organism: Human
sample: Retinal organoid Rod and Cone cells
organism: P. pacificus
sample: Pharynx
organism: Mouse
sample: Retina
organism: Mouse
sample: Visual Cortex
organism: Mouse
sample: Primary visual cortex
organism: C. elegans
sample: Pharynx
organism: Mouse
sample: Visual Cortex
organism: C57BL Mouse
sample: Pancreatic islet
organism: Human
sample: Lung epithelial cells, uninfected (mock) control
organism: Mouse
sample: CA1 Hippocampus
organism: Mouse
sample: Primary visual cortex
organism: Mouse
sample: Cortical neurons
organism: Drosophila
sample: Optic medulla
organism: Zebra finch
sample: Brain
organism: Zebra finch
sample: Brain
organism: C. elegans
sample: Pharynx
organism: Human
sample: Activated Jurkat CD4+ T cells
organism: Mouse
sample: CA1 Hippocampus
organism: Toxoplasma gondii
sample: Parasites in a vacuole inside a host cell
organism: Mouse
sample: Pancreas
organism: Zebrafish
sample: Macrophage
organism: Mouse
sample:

---

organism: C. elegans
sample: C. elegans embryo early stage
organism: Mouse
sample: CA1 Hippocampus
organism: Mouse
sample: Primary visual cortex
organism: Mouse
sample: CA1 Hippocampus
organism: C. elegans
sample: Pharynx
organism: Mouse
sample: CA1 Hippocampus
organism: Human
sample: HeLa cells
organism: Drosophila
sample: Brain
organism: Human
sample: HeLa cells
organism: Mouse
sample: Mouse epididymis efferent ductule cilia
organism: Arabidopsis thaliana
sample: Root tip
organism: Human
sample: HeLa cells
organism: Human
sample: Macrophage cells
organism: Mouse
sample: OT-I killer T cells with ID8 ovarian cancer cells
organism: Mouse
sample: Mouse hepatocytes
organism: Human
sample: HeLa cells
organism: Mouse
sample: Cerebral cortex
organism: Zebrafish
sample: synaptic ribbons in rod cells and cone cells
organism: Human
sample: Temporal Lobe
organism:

TASK PROMPT → Word for word, restate the lines of the listing above starting at the line with "organism: P. pacificus" and ending at the line with "sample: Pancreatic islet", and nothing outside them.

WRITTEN SOLUTION →
organism: P. pacificus
sample: Pharynx
organism: Mouse
sample: Retina
organism: Mouse
sample: Visual Cortex
organism: Mouse
sample: Primary visual cortex
organism: C. elegans
sample: Pharynx
organism: Mouse
sample: Visual Cortex
organism: C57BL Mouse
sample: Pancreatic islet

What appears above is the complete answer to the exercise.